How about this. Instead of EVERYONE having to hit exit, how about you and a few others hit Info then Exit.


----------



## Laxguy (Dec 2, 2010)

Jerry_K said:


> How about this. Instead of EVERYONE having to hit exit, how about you and a few others hit Info then Exit.


Could you explain please? Is this telling me to f^^^ off, or an insult, a constructive idea, or what?


----------



## Lije Baley (Dec 7, 2003)

I'm so pleased to find a way to remove the dark out bar when I pause Skinemax.


----------



## Laxguy (Dec 2, 2010)

We aim only to please.....:lol:


----------



## Scott Kocourek (Jun 13, 2009)

Let's not make comments personal, please stay on topic.


----------



## Olhawker (Aug 17, 2017)

I agree, the banner should be anywhere but the bottom of the screen. Programs always put important messages there and the banner blocks the messages. Also, that is where news scrolls. I ALWAYS, have to press exit twice, after pausing, to clear the banner so I can read the messages or news under it. It is definitely a nuisance to have to press "exit" every time you want to expose what's been covered by the stupid banner.


----------



## Rich (Feb 22, 2007)

Olhawker said:


> I agree, the banner should be anywhere but the bottom of the screen.
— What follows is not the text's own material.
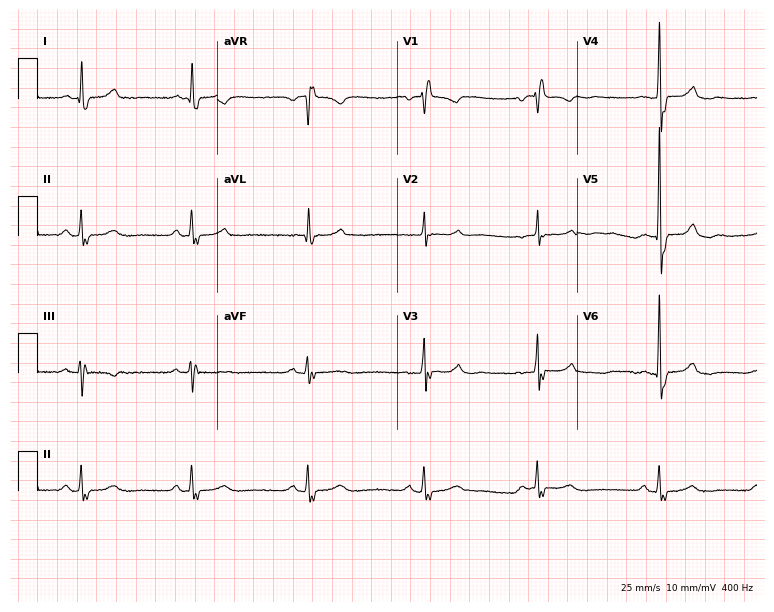
Standard 12-lead ECG recorded from an 82-year-old woman. The tracing shows right bundle branch block (RBBB).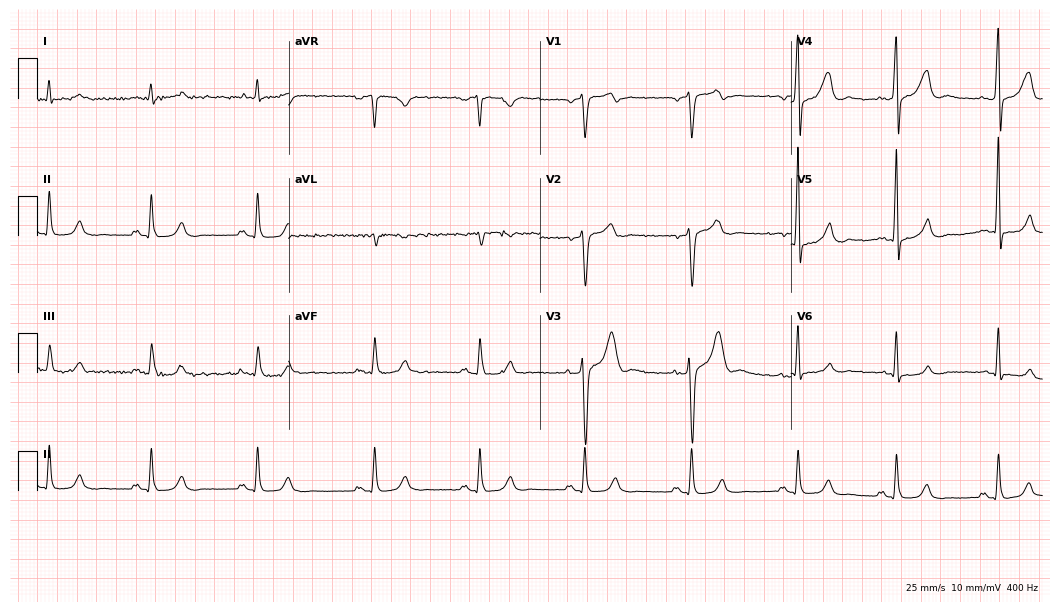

Programs always put important messages there and the banner blocks the messages. Also, that is where news scrolls. I ALWAYS, have to press exit twice, after pausing, to clear the banner so I can read the messages or news under it. It is definitely a nuisance to have to press "exit" every time you want to expose what's been covered by the stupid banner.


I'm thinking the "banner" is actually the Progress Bar, is that correct?

Rich


----------